[Source records Boundary: Start]

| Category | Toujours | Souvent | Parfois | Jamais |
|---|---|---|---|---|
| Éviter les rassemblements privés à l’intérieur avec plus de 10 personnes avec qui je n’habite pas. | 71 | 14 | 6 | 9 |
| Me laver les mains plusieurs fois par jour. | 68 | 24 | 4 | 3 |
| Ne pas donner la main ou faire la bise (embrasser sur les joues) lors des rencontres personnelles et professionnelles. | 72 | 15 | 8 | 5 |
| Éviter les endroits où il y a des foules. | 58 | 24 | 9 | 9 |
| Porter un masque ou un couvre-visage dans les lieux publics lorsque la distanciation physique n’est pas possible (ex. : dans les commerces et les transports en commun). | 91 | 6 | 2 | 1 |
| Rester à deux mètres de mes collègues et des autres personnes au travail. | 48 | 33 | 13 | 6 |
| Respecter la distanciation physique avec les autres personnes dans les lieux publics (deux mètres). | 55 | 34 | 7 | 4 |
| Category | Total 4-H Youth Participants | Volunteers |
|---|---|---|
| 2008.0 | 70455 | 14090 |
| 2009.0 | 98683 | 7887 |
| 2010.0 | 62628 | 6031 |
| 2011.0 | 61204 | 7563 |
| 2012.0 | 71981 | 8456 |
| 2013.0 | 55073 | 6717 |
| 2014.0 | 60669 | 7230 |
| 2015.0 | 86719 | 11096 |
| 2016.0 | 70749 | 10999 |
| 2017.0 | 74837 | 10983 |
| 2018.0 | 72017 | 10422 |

[Source records Boundary: End]
[Source records Boundary: Start]

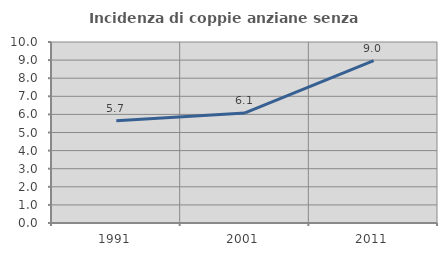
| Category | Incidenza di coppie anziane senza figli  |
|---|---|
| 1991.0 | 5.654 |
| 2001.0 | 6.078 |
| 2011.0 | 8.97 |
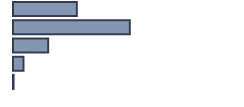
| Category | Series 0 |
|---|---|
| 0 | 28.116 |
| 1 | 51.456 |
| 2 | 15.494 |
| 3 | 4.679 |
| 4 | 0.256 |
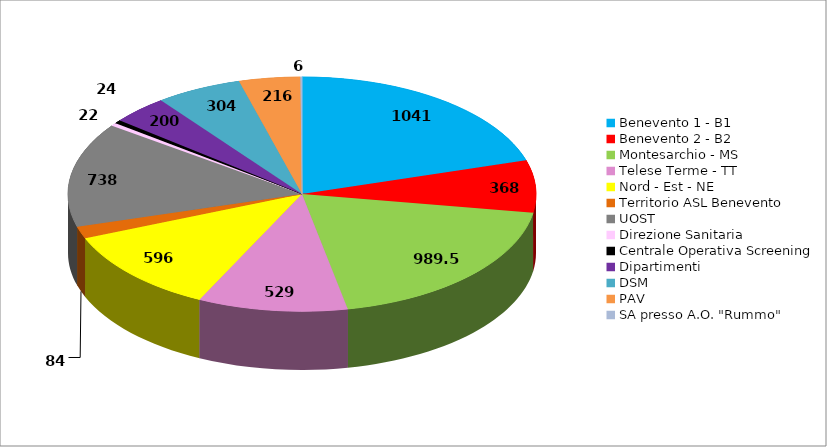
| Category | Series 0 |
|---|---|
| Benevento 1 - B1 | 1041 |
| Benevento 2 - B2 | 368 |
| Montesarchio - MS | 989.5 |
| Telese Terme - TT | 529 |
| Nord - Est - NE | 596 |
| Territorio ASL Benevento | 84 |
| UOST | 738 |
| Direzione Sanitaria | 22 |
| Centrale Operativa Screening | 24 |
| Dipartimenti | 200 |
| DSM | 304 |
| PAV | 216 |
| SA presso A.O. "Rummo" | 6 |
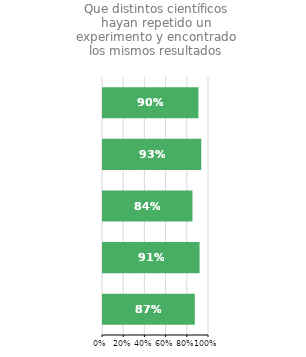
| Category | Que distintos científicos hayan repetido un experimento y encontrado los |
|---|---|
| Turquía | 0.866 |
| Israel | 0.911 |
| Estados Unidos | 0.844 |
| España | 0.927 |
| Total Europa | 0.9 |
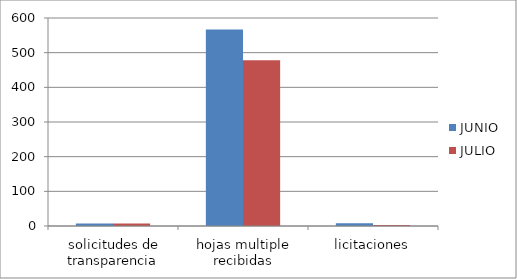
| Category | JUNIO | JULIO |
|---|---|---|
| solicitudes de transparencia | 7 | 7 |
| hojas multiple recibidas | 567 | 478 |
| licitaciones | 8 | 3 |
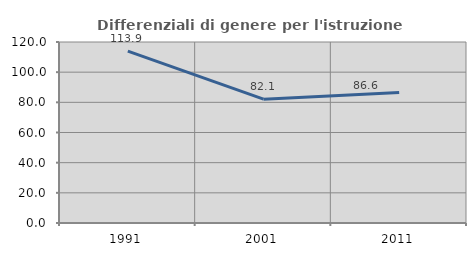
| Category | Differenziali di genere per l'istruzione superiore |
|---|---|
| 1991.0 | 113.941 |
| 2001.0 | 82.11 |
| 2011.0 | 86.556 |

[Source records Boundary: End]
[Source records Boundary: Start]

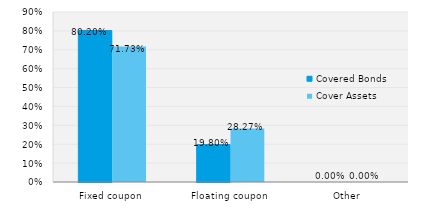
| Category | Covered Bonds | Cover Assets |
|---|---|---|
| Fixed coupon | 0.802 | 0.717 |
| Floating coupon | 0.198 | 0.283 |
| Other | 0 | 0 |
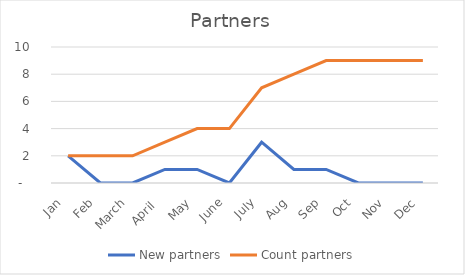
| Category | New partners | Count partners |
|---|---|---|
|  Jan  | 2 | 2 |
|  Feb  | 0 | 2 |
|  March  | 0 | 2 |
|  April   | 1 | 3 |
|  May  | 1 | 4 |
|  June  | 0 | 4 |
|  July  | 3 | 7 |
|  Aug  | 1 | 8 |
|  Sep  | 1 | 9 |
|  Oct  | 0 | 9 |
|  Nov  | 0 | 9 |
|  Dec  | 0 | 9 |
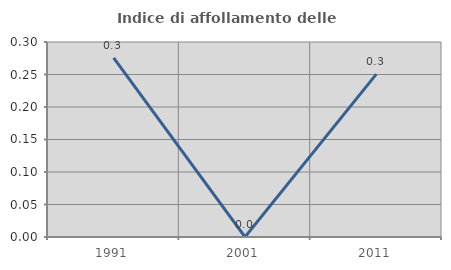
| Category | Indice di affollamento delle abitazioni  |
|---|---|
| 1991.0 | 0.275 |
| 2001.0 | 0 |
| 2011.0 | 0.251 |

[Source records Boundary: End]

What is required:
Only the lines above starting at the line that holds "Parfois | Jamais |" and ending at the line that holds "72017 | 10422 |" are to be repeated, exactly and in full.

Output:
| Category | Toujours | Souvent | Parfois | Jamais |
|---|---|---|---|---|
| Éviter les rassemblements privés à l’intérieur avec plus de 10 personnes avec qui je n’habite pas. | 71 | 14 | 6 | 9 |
| Me laver les mains plusieurs fois par jour. | 68 | 24 | 4 | 3 |
| Ne pas donner la main ou faire la bise (embrasser sur les joues) lors des rencontres personnelles et professionnelles. | 72 | 15 | 8 | 5 |
| Éviter les endroits où il y a des foules. | 58 | 24 | 9 | 9 |
| Porter un masque ou un couvre-visage dans les lieux publics lorsque la distanciation physique n’est pas possible (ex. : dans les commerces et les transports en commun). | 91 | 6 | 2 | 1 |
| Rester à deux mètres de mes collègues et des autres personnes au travail. | 48 | 33 | 13 | 6 |
| Respecter la distanciation physique avec les autres personnes dans les lieux publics (deux mètres). | 55 | 34 | 7 | 4 |
| Category | Total 4-H Youth Participants | Volunteers |
|---|---|---|
| 2008.0 | 70455 | 14090 |
| 2009.0 | 98683 | 7887 |
| 2010.0 | 62628 | 6031 |
| 2011.0 | 61204 | 7563 |
| 2012.0 | 71981 | 8456 |
| 2013.0 | 55073 | 6717 |
| 2014.0 | 60669 | 7230 |
| 2015.0 | 86719 | 11096 |
| 2016.0 | 70749 | 10999 |
| 2017.0 | 74837 | 10983 |
| 2018.0 | 72017 | 10422 |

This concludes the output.